Vectors, Tensors and the Basic Equations of Fluid Mechanics by Rutherford Aris
I had a reading course out of this book back in 1982 from an engineering faculty member, with the goal of getting better acquainted with the physics/engineering notation for vector calculus and tensors, a goal that didn't really materialize because I didn't devote enough time to the material.
Introduction to Vector Analysis by Harry F. Davis
I've had this book since the early 1980s also, and probably should have quickly worked through parts of it (especially the sections at the end where tensors are introduced) before trying to plow through the first half of the book by Aris.
Tensor Geometry by C. T. J. Dodson and T. Poston
I've had this book since the paperback edition appeared in 1979, and for certain people this book could be extremely useful.
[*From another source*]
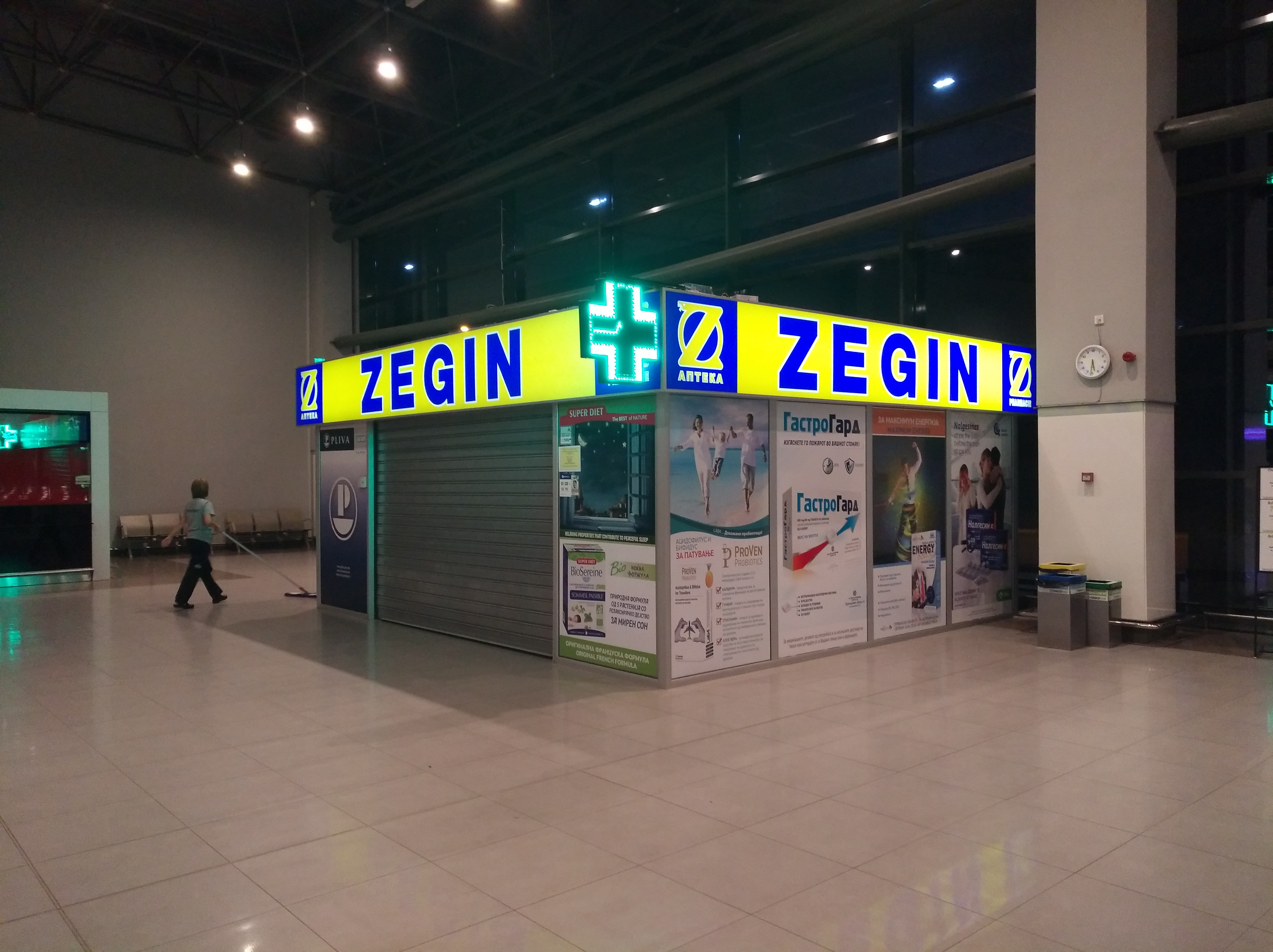 Pharmacie dans l'aéroport international de Skopje (Macédoine).

It doesn't get involved in the stuff you're looking for, but the fact that it tries to bridge the gap between such computations and the more abstract viewpoints seen in mathematics classes WITHOUT requiring much background in "modern mathematics" makes this book rather unique. I'm also mentioning it because it has a lot of applications to relativity.
Introduction to Vector and Tensor Analysis by Robert C. Wrede
Another book I've had for a long time, since the late 1970s. I've never really read much in this book, but when I was younger I always toyed with the idea of this being the book where I'd really learn all this stuff, because there's so much in it and classical notation is used. The last section of the book gives an introduction to general relativity.
Vector Analysis and an Introduction to Tensor Analysis by Murray R. Spiegel (Schaum's Outline Series)
This might be the book I'd recommend most highly for you, given what I know. This is sufficiently well known that I probably don't need to say anything.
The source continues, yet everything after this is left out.